▸ BRIEF
Without including any image, retype the records word for word.

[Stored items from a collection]
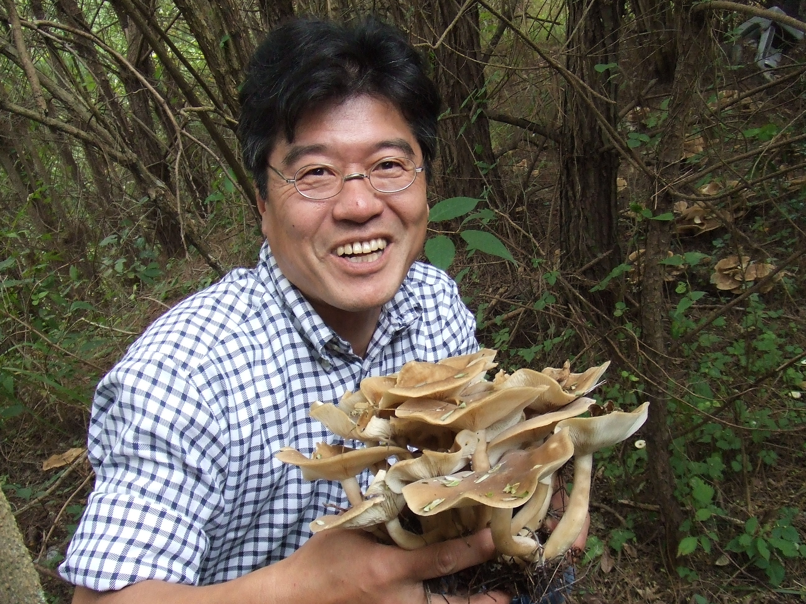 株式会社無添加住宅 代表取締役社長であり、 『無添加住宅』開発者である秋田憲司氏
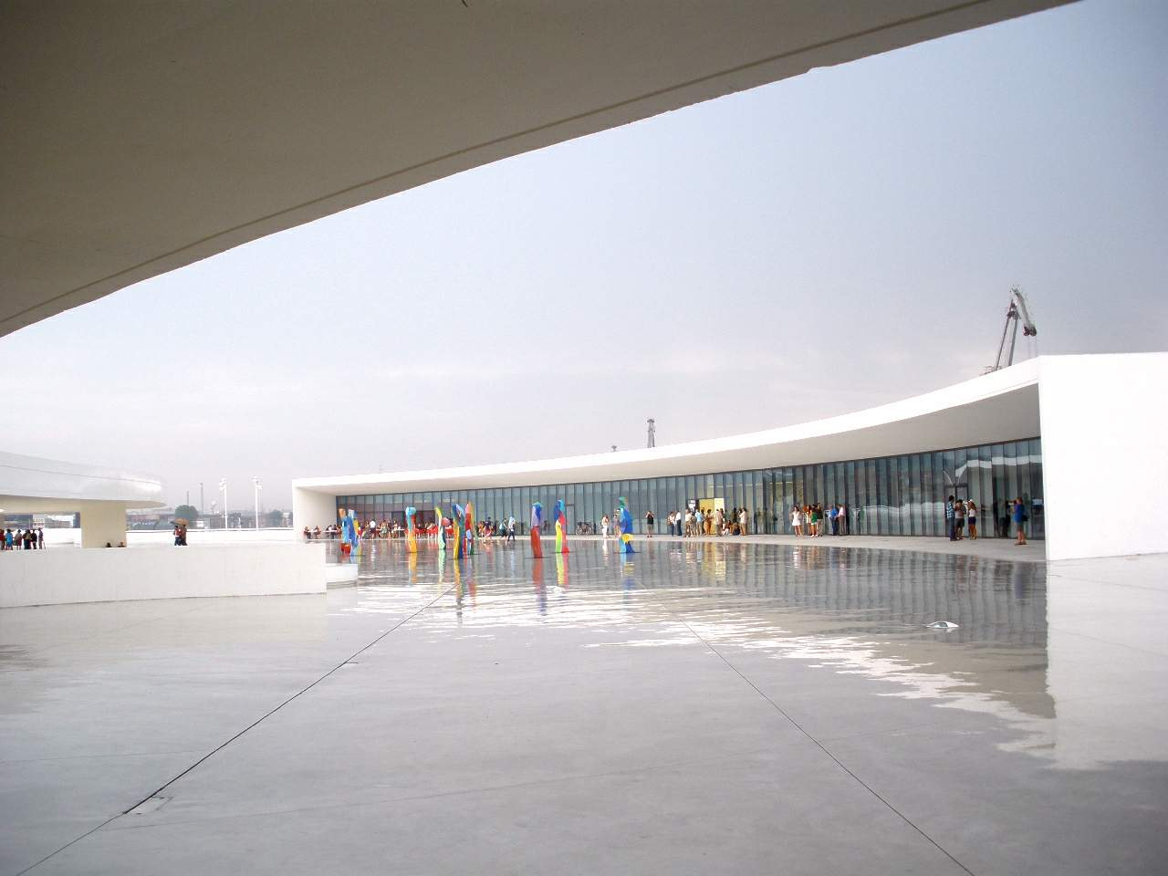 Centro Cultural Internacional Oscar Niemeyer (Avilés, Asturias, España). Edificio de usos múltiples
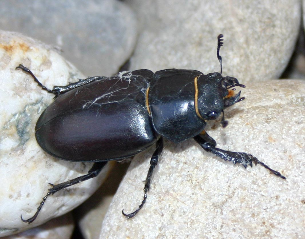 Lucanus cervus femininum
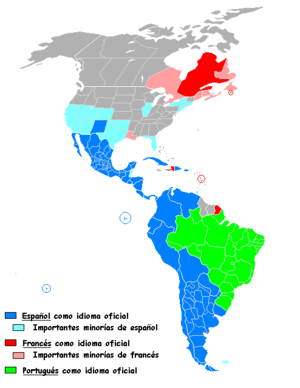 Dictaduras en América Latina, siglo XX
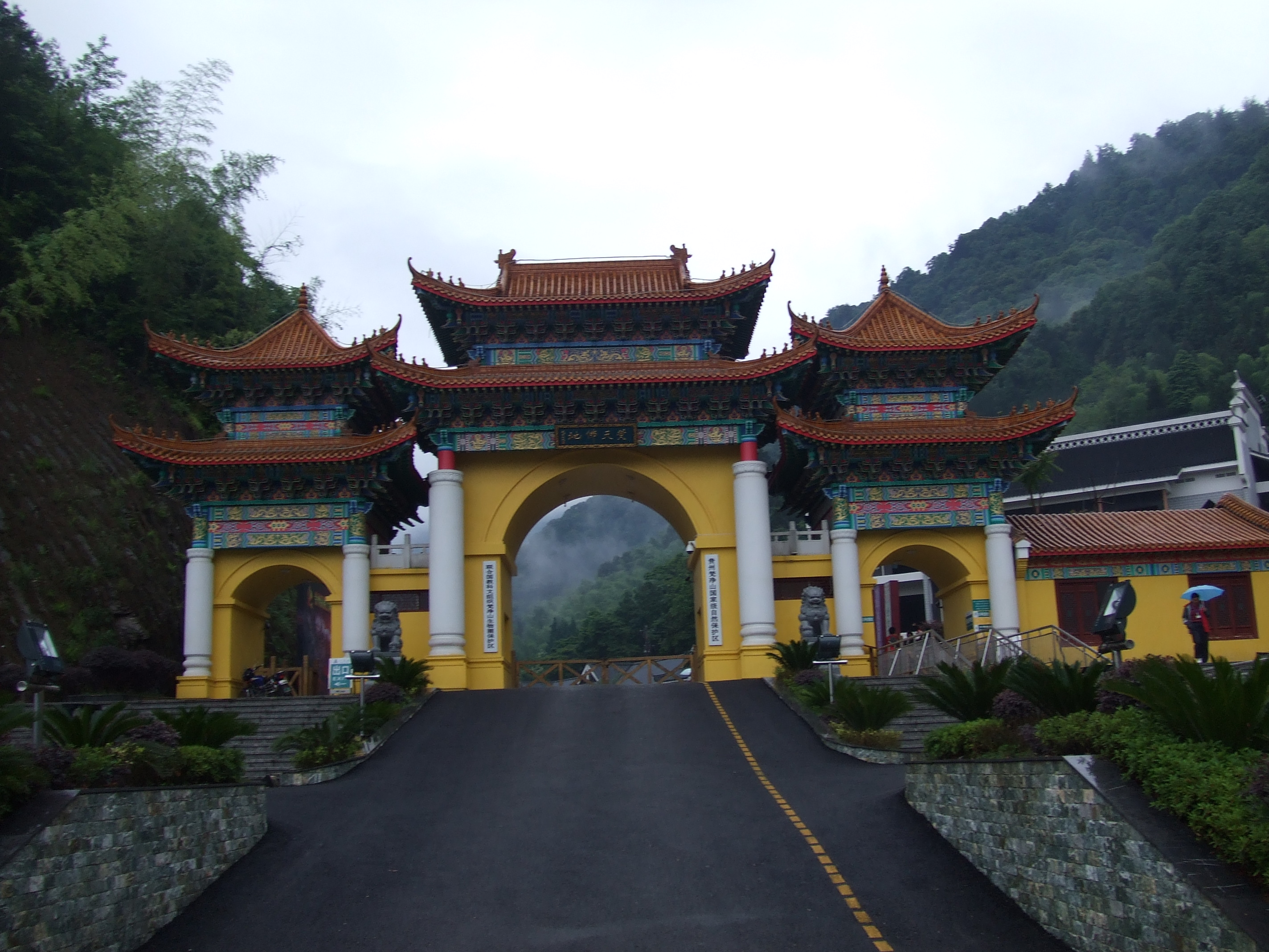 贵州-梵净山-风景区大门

▸ ANSWER BOX
 株式会社無添加住宅 代表取締役社長であり、 『無添加住宅』開発者である秋田憲司氏
 Centro Cultural Internacional Oscar Niemeyer (Avilés, Asturias, España). Edificio de usos múltiples
 Lucanus cervus femininum
 Dictaduras en América Latina, siglo XX
 贵州-梵净山-风景区大门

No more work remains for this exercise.